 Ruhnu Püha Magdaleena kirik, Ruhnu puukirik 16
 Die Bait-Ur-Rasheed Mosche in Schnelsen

---

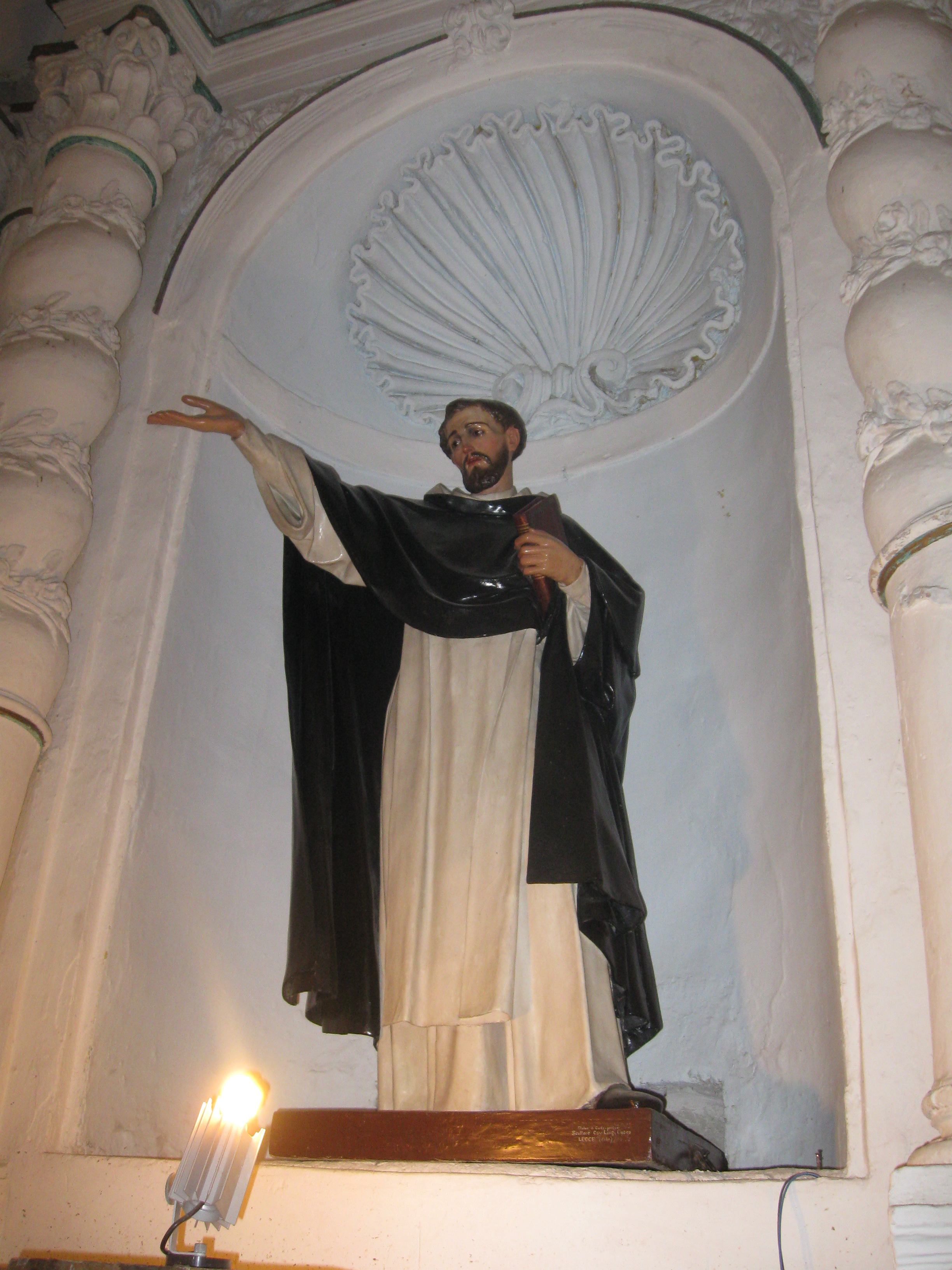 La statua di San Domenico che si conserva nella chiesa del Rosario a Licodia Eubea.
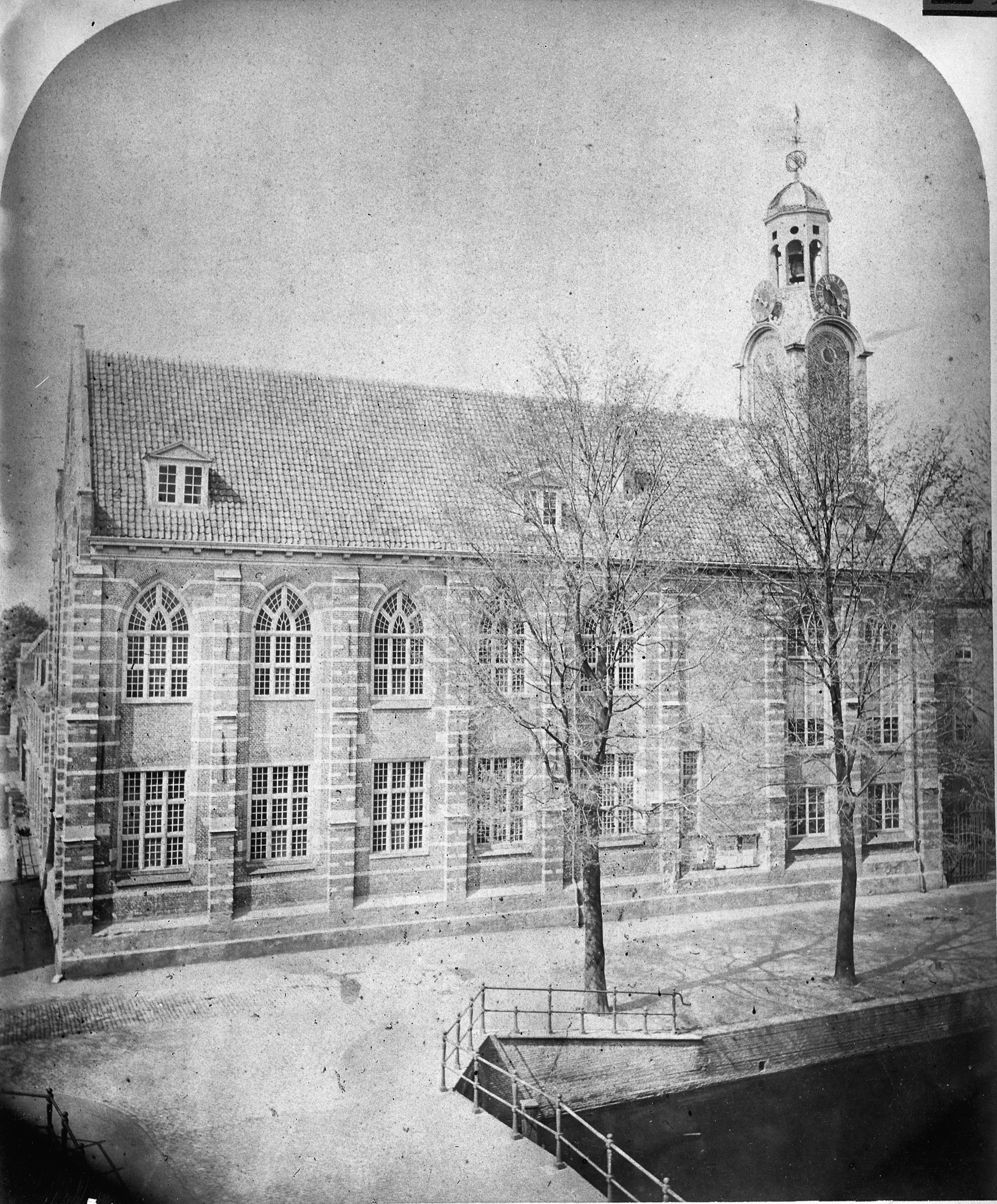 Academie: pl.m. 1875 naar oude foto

• _TASK STATEMENT_: Only one stretch of the listing above is to be duplicated: the lines from the one containing "La statua di" through the one containing "Academie: pl.m. 1875 naar oude foto", both included. Copy them exactly, minus the pictures.

• _SOLVED PROBLEM_:
 La statua di San Domenico che si conserva nella chiesa del Rosario a Licodia Eubea.
 Academie: pl.m. 1875 naar oude foto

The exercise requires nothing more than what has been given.